> **What you are asked to do**
If a line in the entries includes "pediatric", show that line.

(Provided material begins)

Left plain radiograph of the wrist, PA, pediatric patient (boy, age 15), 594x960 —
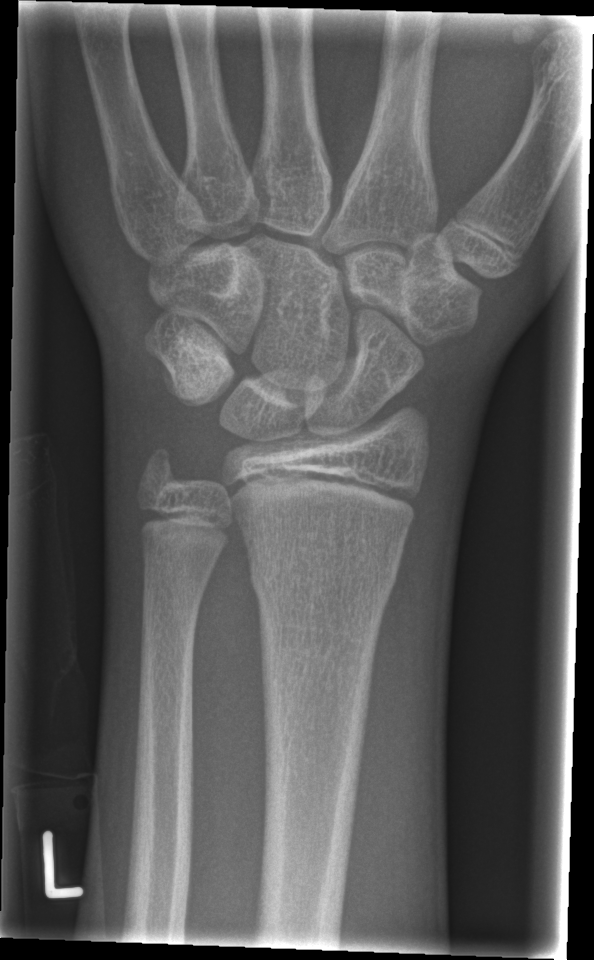

• Bounding boxes in image-pixel xyxy.
• Fracture identified at [x1=248, y1=551, x2=401, y2=608]; [x1=132, y1=439, x2=195, y2=498].
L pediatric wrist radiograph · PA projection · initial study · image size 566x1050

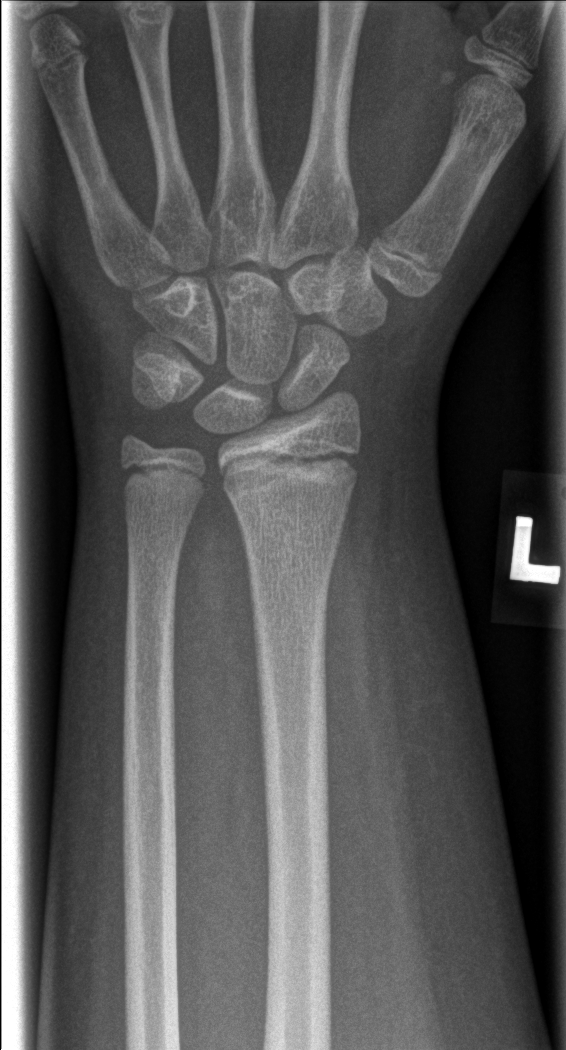 - No fracture bounding box.
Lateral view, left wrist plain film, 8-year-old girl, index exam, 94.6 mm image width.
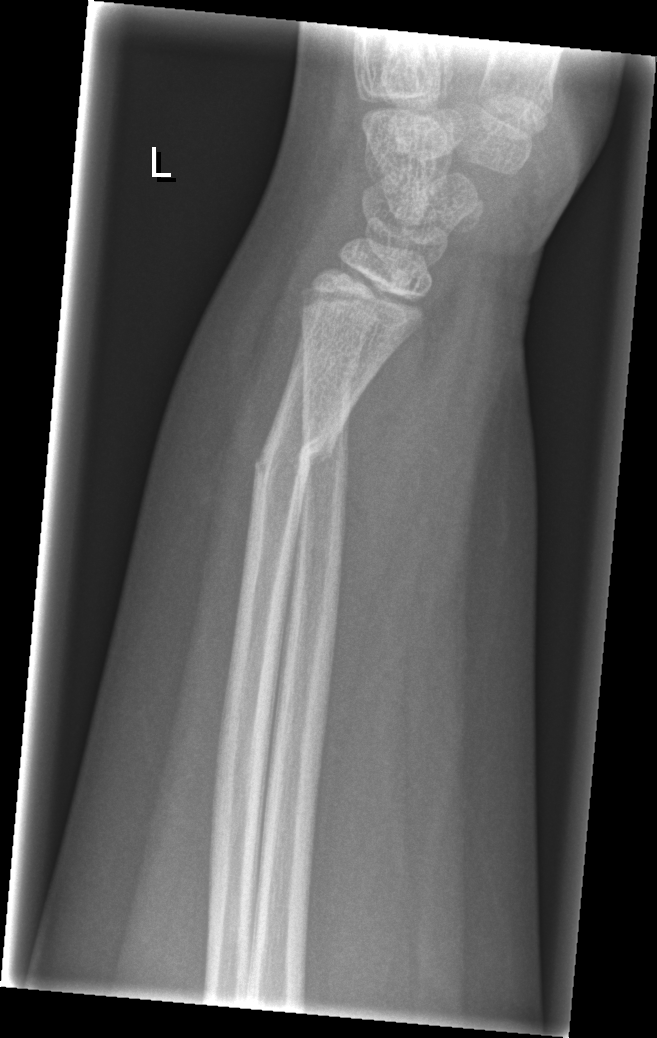 AO code: 23-M/2.1
fracture: (246, 419, 343, 502)
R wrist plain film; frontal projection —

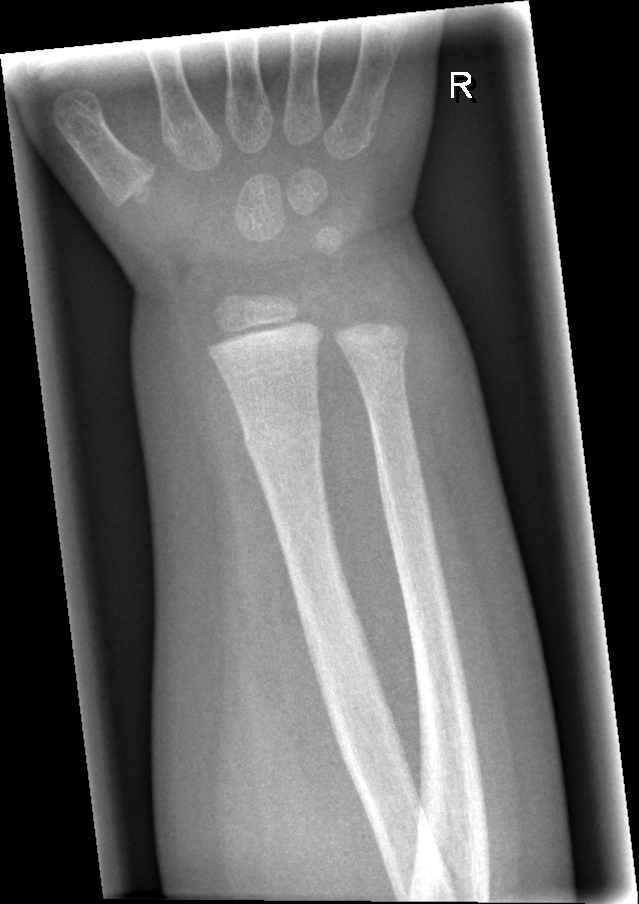 Findings: Fracture: (240, 404, 326, 462). AO/OTA classification: 23r-M/2.1.
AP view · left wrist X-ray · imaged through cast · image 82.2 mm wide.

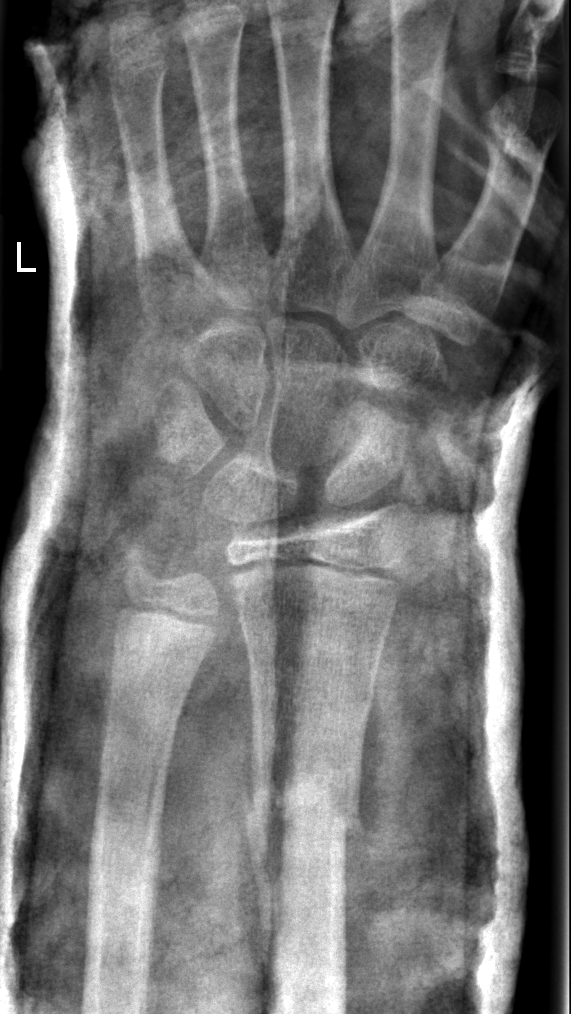 • Fracture: (left=241, top=763, right=370, bottom=880) (left=82, top=822, right=171, bottom=896).
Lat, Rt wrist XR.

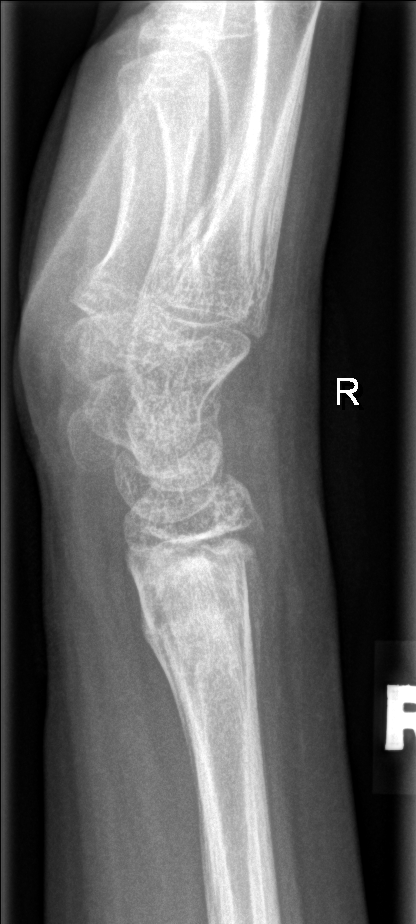

(coordinates are [x1, y1, x2, y2] in image pixels)
Q: Locate any fractures.
A: Fracture: [133, 542, 260, 658]
Q: AO code?
A: AO code 23-E/2.1; 23u-M/2.1
Q: Bone density?
A: Decreased bone density (osteopenia)
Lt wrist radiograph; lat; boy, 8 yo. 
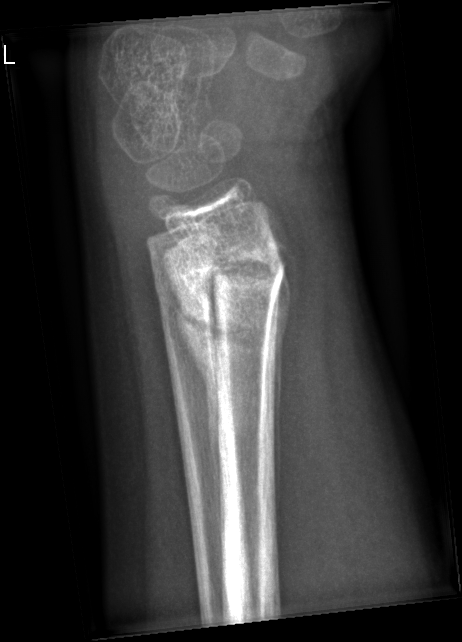
AO code 23r-M/3.1; 23u-M/2.1. Two periosteal thickening at <166,269>-<222,534>; <266,208>-<297,528>. One bone fracture at <166,230>-<288,344>. Decreased bone density (osteopenia).

(Provided material ends)

> **Exercise answer**
Left plain radiograph of the wrist, PA, pediatric patient (boy, age 15), 594x960 —
L pediatric wrist radiograph · PA projection · initial study · image size 566x1050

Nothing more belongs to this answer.